About this task:
Range to copy from the entries below: the line containing "Kirche Thierbach" through the line containing "Prljavo kazalište Sambor 2017", inclusive. Retype only those lines, exactly, without any images.

Data for processing:
┄┄┄┄┄┄
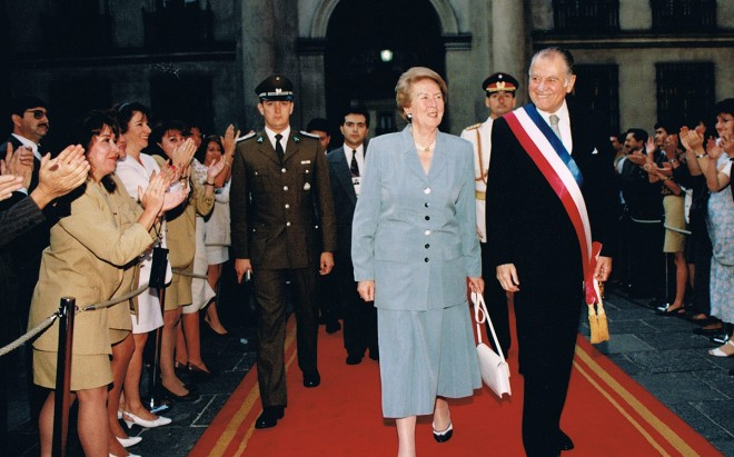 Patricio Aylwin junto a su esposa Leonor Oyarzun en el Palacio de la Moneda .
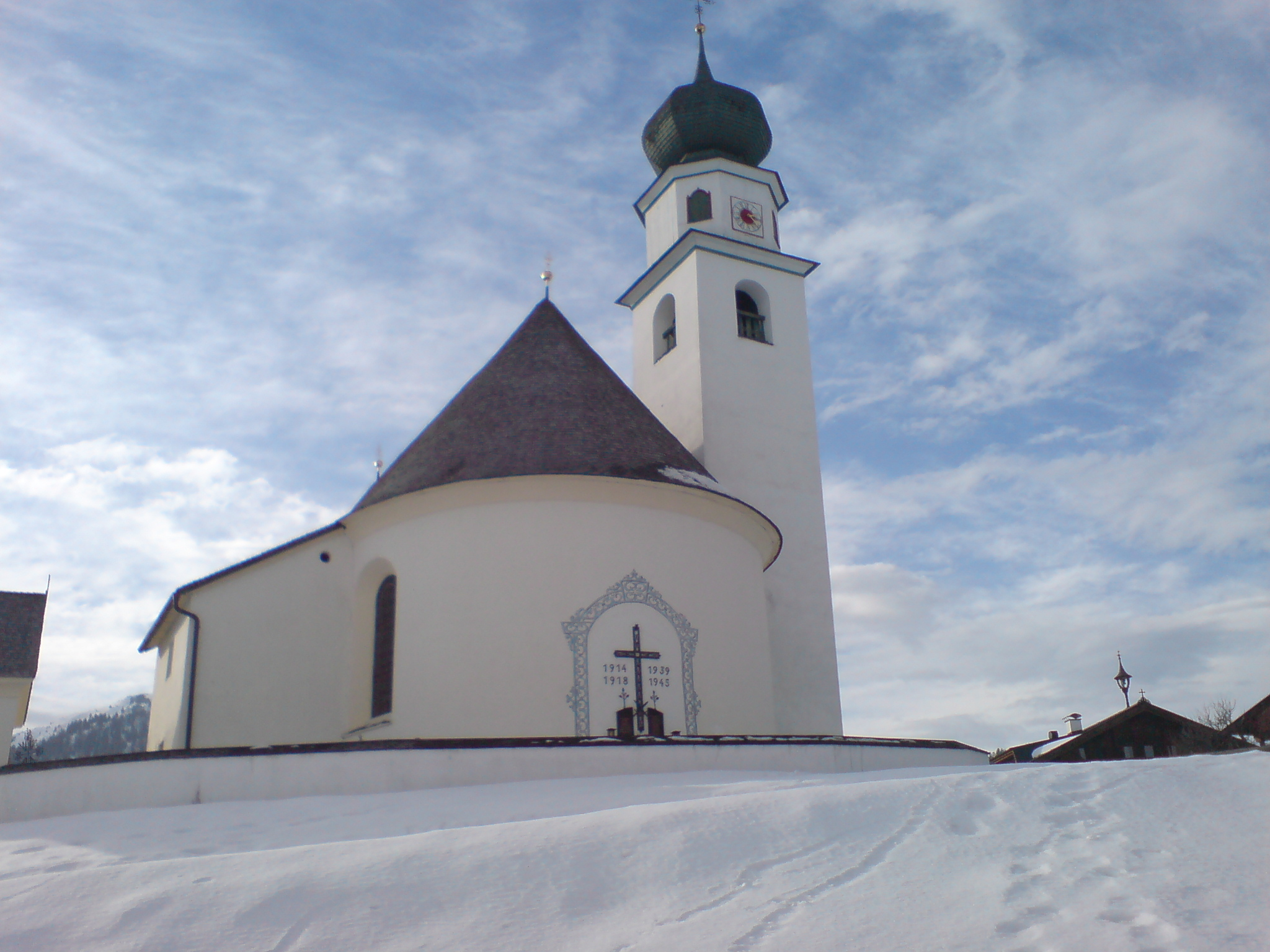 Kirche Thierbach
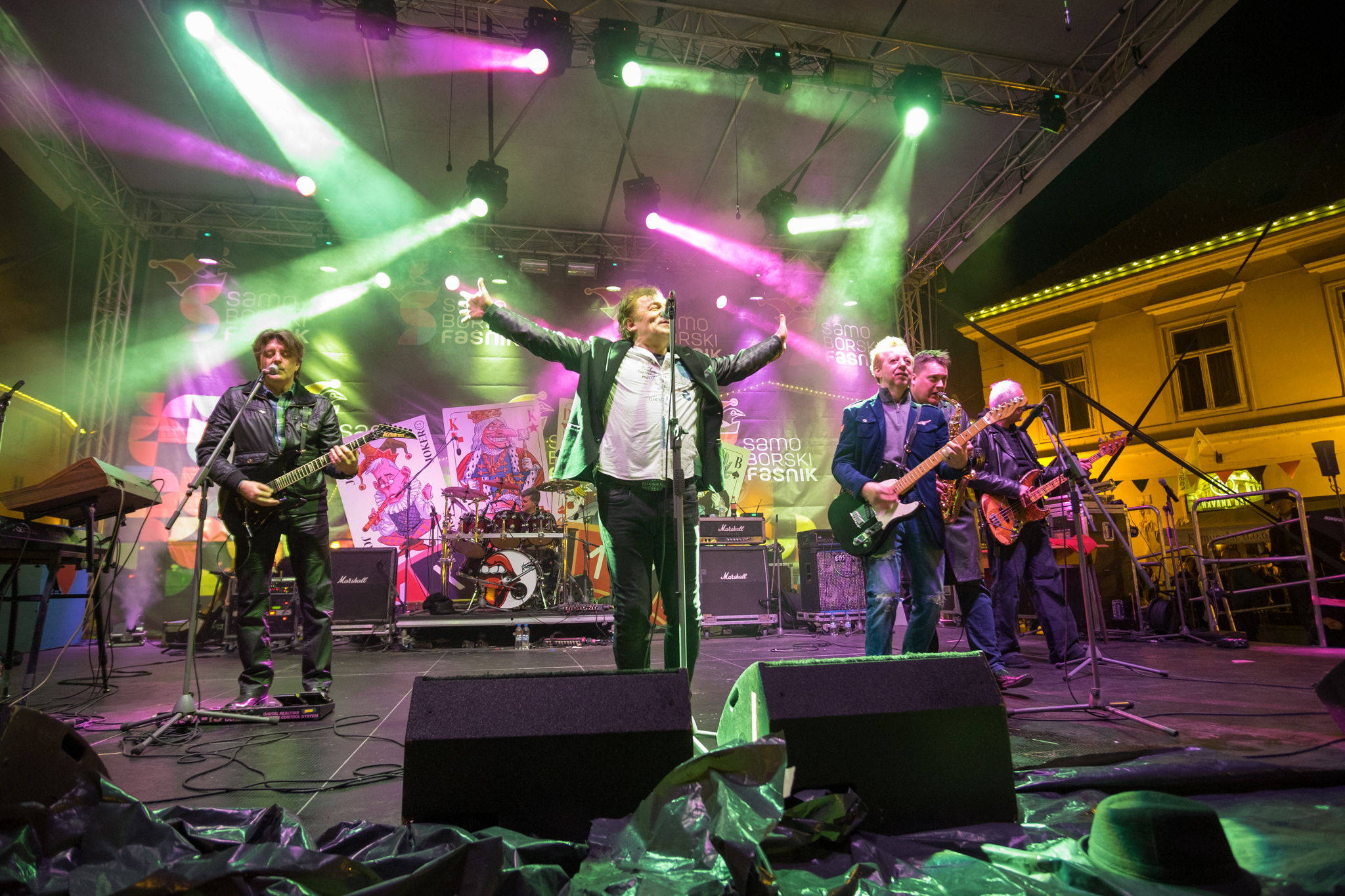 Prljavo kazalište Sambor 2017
┄┄┄┄┄┄
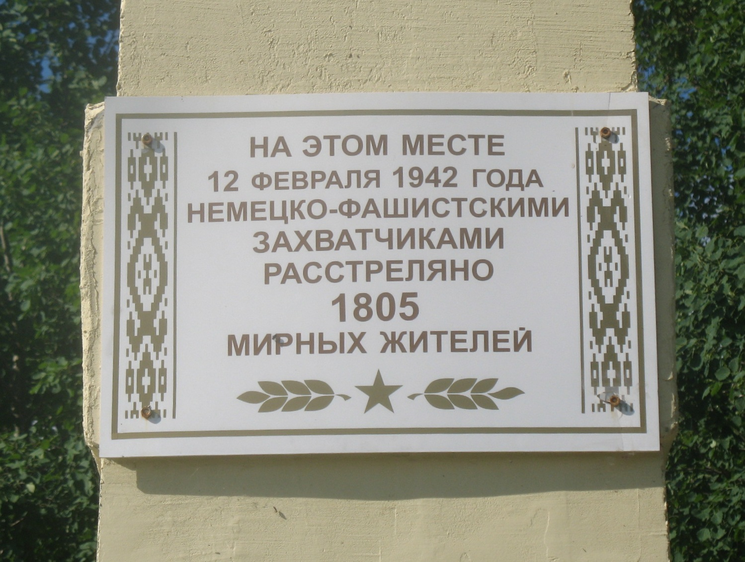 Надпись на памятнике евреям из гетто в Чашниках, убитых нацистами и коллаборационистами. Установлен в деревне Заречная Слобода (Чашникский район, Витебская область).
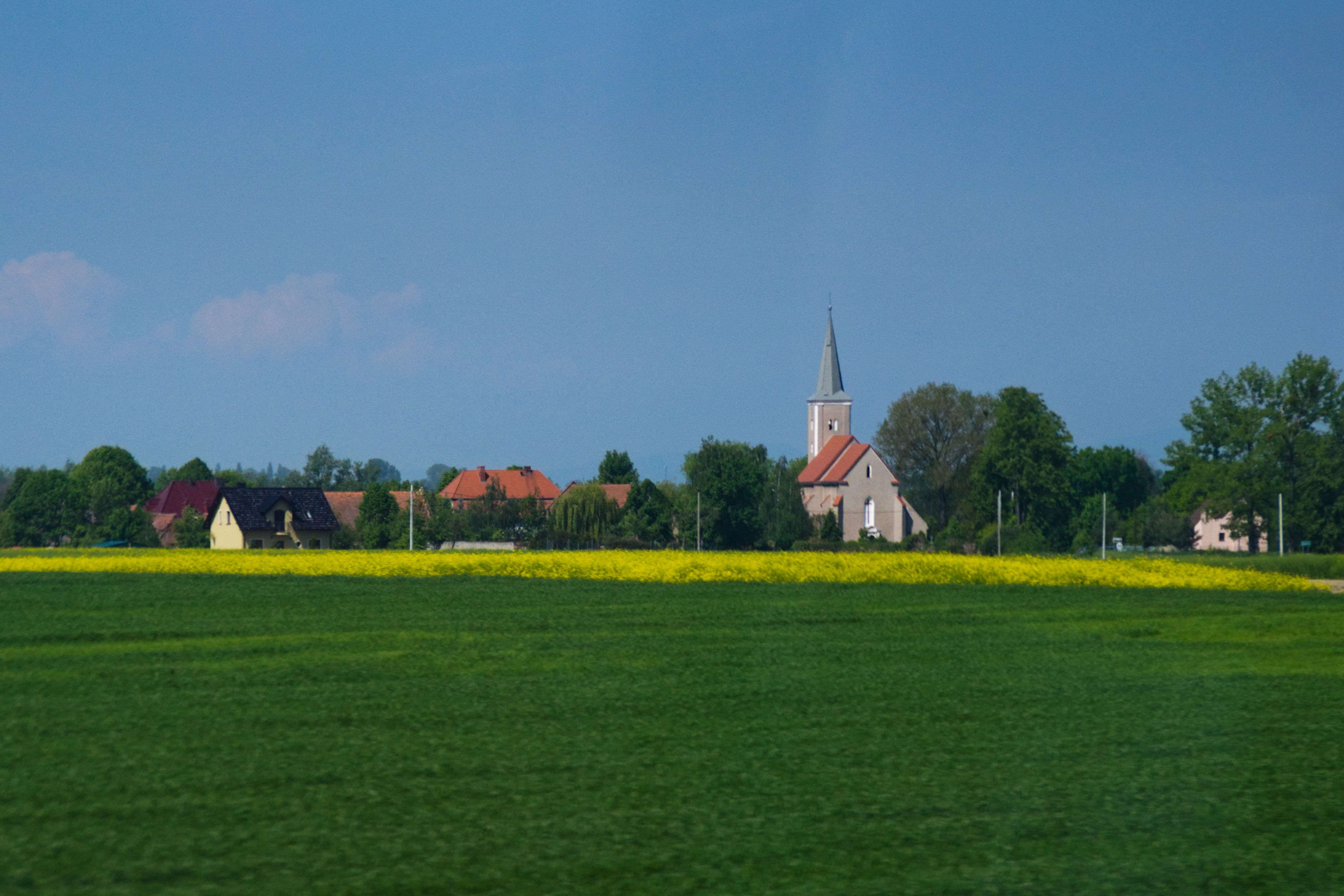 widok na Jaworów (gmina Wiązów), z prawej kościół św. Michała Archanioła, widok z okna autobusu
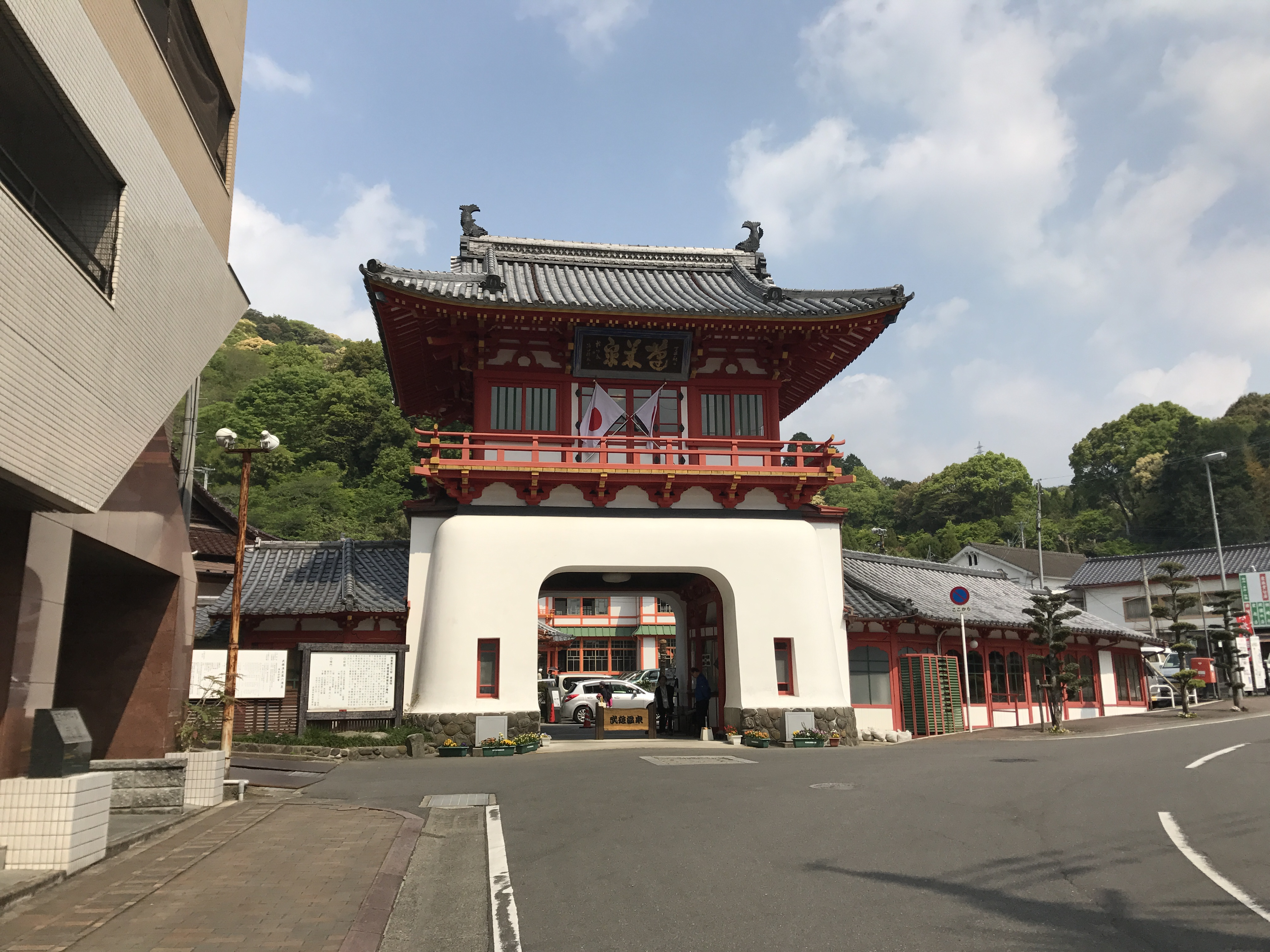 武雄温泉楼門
┄┄┄┄┄┄
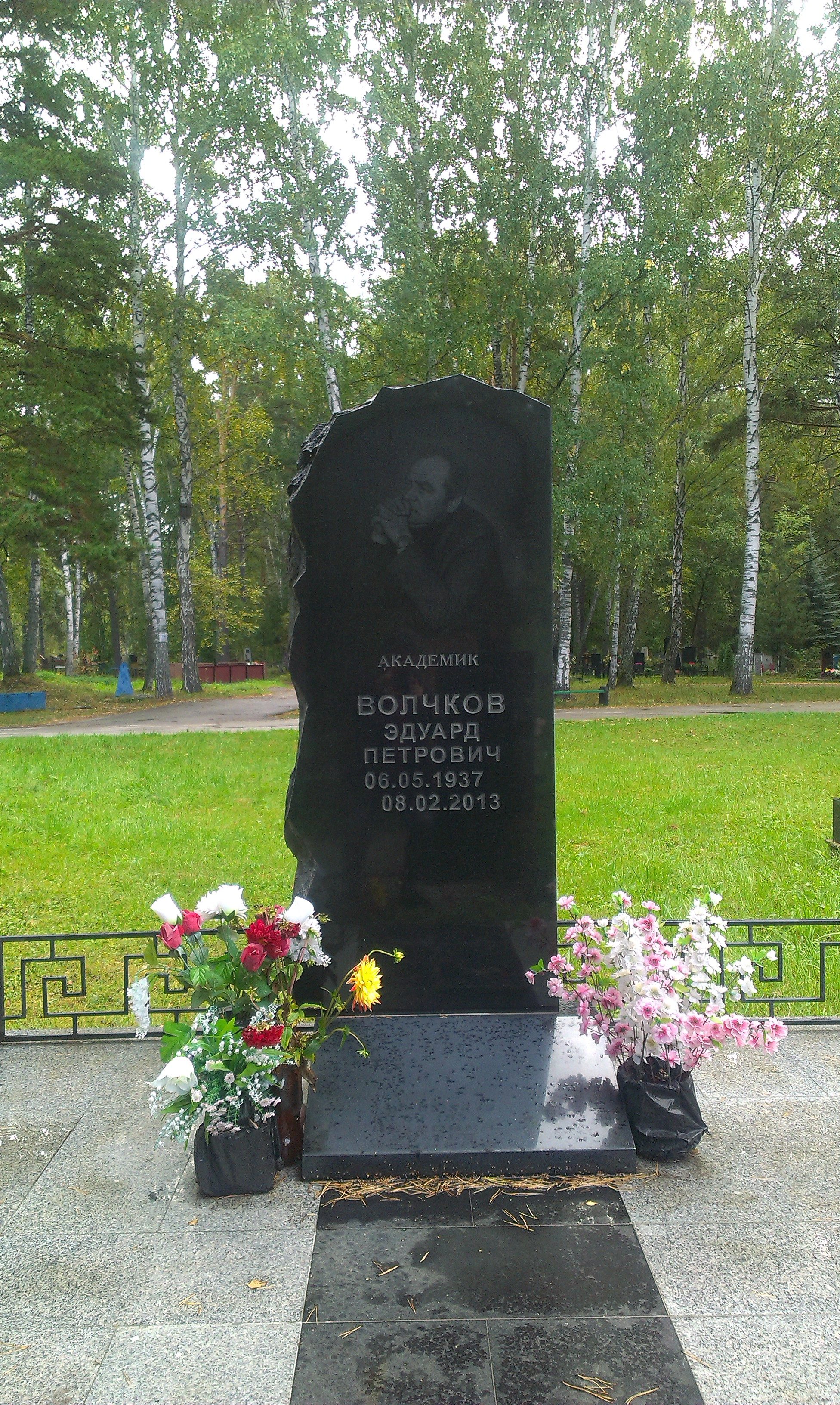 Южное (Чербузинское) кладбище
┄┄┄┄┄┄
Result of this exercise:
 Kirche Thierbach
 Prljavo kazalište Sambor 2017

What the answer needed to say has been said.